The invention relates to a brand-new synthetic method of three adefovir dipivoxil impurities. The synthetic method is of great significance for synthesis of high-quality adefovir dipivoxil. The invention mainly studies synthesis of adefovir dipivoxil methyl ester impurity [[2-(6-amino-9H-purine-9-yl)-ethoxy]methyl]phosphonic acid (pivaloyloxymethyl)(methyl)ester (III), adefovir dipivoxil ethyl ester impurity [[2-(6-amino-9H-purine-9-yl)-ethoxy]methyl]phosphonic acid (pivaloyloxymethyl)(ethyl)ester (IV), adefovir dipivoxil amide impurity [[2-(6-pivaloylamido-9H-purine-9-yl)-ethoxy]methyl]phosphonic acid bi(pivaloyloxymethyl)ester (V). The specific synthetic route of the impurities is as shown in the specification.

Description

The preparation method of adefovir ester impurity
Technical field
The present invention relates to the preparation method of adefovir ester impurity.
Background technology
Adefovir ester (AdefovirDipivoxil), chemistry [[2-(6-amino-9H-purine-9-base)-oxyethyl group] methyl] phosphonic acids two (oxy acid methyl neopentyl) ester by name, it is the acyclic analog of 5 '-monophosphate deoxidation vidarabine, it is the precursor of Adefovir, under the effect of cell kinase, activation is for Adefovir diphosphate, is suppressed HBVDNA polymerase by the mode of competing with natural substrate deoxyadenosine triphosphate and cause DNA chain extension to stop after being incorporated into viral DNA thus is played antivirus action.This compound is researched and developed by GileadSciences company of the U.S., and within 2002, ratified by FDA, specification is 10mg/ sheet, and commodity are called Hepsera, is clinically used for the treatment of Adult chronic's hepatitis B.2003, European Union ratified the listing of this medicine, and this medicine is in the listing of multiple countries at present.Domestic in 2003 first by Tianjin Inst. of Materia Medica pharmaceutcal corporation, Ltd submission adefovir ester raw material and tablet new drug application, obtained first class national new drug certificate in 2005 and produce official written reply.Current domestic existing 30 Yu Jia manufacturing enterprises obtain the production permit of this medicine raw material and preparation.

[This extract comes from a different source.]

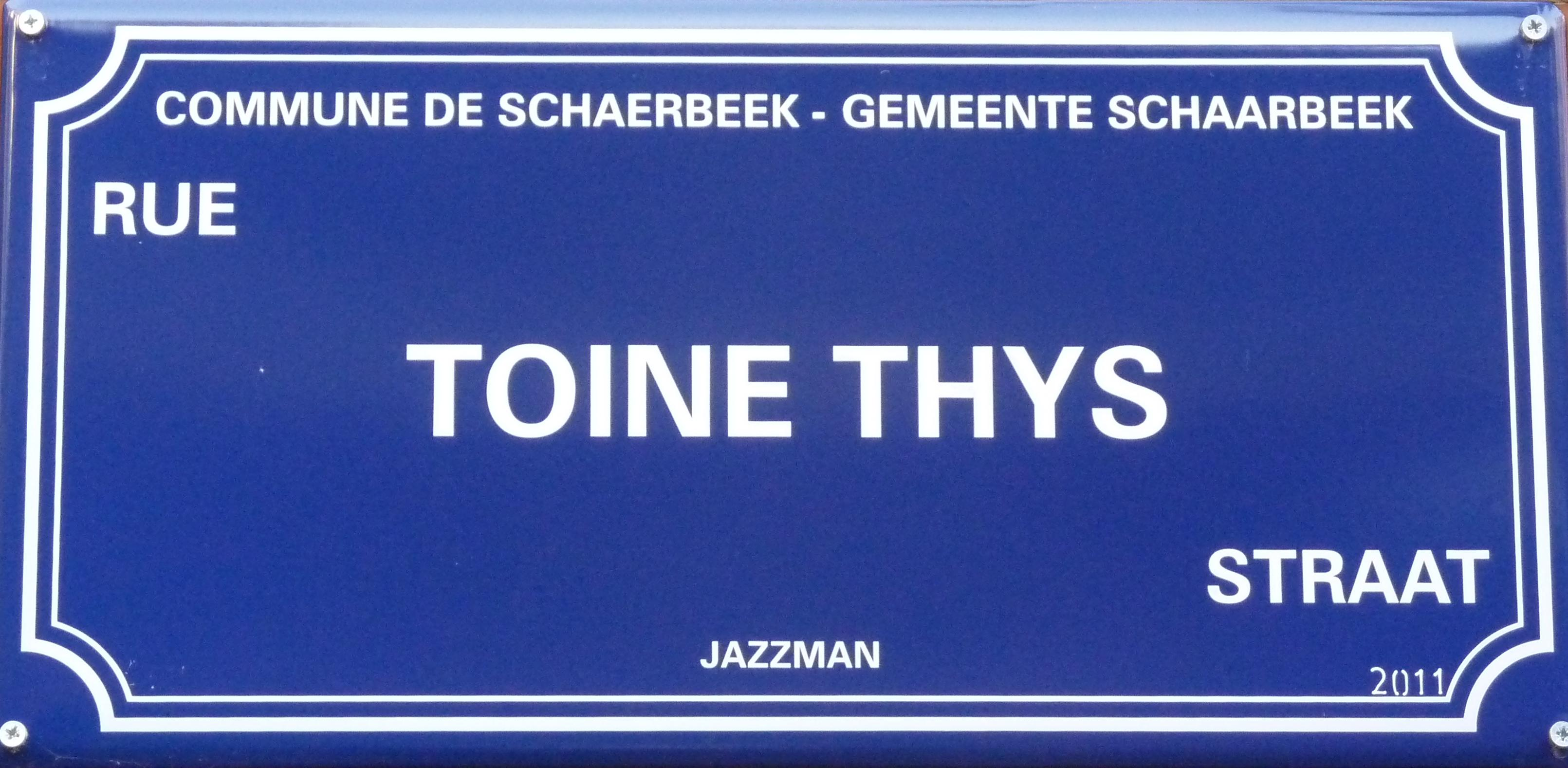 Le Mur des Célébrités à la Maison des Arts de Schaerbeek, Bruxelles, Belgique.

The principal reaction route that adefovir ester (I) synthesizes is as follows:
(1) take ethylene chlorhydrin as raw material, [[2-(6-amino-9H-purine-9-base) oxyethyl group] methyl] phosphonic acids diisopropyl ester is reacted through paraformaldehyde, triisopropyl phosphite and VITAMIN B4, take off sec.-propyl through bromotrimethylsilane and obtain Adefovir, obtain adefovir ester finally by esterification.
(2) take oxyethane as raw material, with VITAMIN B4 condensation, under sodium reagent effect, carry out alkylated reaction with tolysulfonyl oxygen ylmethyl diethyl phosphonate obtain [[2-(6-amino-9H-purine-9-base) oxyethyl group] methyl] diethyl phosphonate, finally be hydrolyzed to obtain Adefovir with bromotrimethylsilane or trimethylchlorosilane, again through esterification, obtain adefovir ester.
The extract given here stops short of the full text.